# Confirmation of pets passport etc



## geraldandannie (Jun 4, 2006)

We are shortly to become dog owners, and will be collecting our 8 week old Golden Retriever puppy soon :wink:

Have I got this right?

1. Get the dog chipped.
2. Have anti-rabies vaccinations
3. Have the vaccination checked a month later (at which point the passport will be issued)
4. We can't bring the dog _back in_ the country before 6 months have elapsed
5. We need to have it treated for ticks and tapeworm between 24 and 48 hours before we return to the UK

Questions:
1. Is there any minimum age for the chipping and/or vaccination?
2. Since we have a France / Italy trip planned next summer, would there be any problem taking the dog (we would be returning to the UK late in August 2009)?

Thanks in advance.
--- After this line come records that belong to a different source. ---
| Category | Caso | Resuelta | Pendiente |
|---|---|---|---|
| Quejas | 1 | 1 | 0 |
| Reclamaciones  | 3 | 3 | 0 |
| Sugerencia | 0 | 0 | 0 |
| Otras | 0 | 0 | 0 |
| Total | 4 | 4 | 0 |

This is all very new to us 

Gerald


----------



## Rapide561 (Oct 1, 2005)

*Passporting*

Hi

This is the proceedure my vet adopted.

I have used ficticious dates for clarity.

Day 1 - January 1st - microchip.

Day 10 - January 10th - first rabies vaccine and vet also scans the dog to ensure that the dog you have brought in is the same one that had the chip fitted.
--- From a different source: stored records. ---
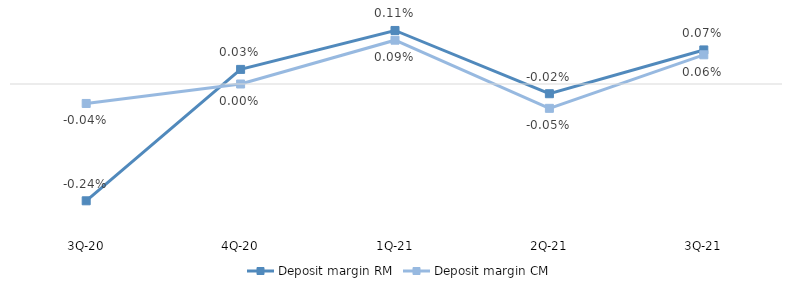
| Category | Deposit margin RM | Deposit margin CM |
|---|---|---|
| 3Q-21 | 0.001 | 0.001 |
| 2Q-21 | 0 | 0 |
| 1Q-21 | 0.001 | 0.001 |
| 4Q-20 | 0 | 0 |
| 3Q-20 | -0.002 | 0 |

Day 24 - January 24th - second rabies vaccines. Some vets do not do this. Other do it so minimise the risk of a failure at blood test stage. The dog is scanned as mentioned above.

Day 40 or day 54 - 30 days after the last rabies vaccine a blood sample is taken to ensure the vaccine has become effective. The dog is scanned again.

A few days later - result of blood test. If everything has gone to plan, the passport is issued and you are free to leave the UK. You can affix a photo to the passport.

You cannot return to the UK until 180 days after the date of the successful bloodtest.

As for the minimum age, check with your vet. My vet would not treat a dog less than six months old with the rabies vaccine. Other vets may do so.

I know you like Garda but I would not take a dog there in July and August due to the heat. Also, even when driving it can be very warm in the motorhome habitation area unless you have AC/DC aircon in the hab area.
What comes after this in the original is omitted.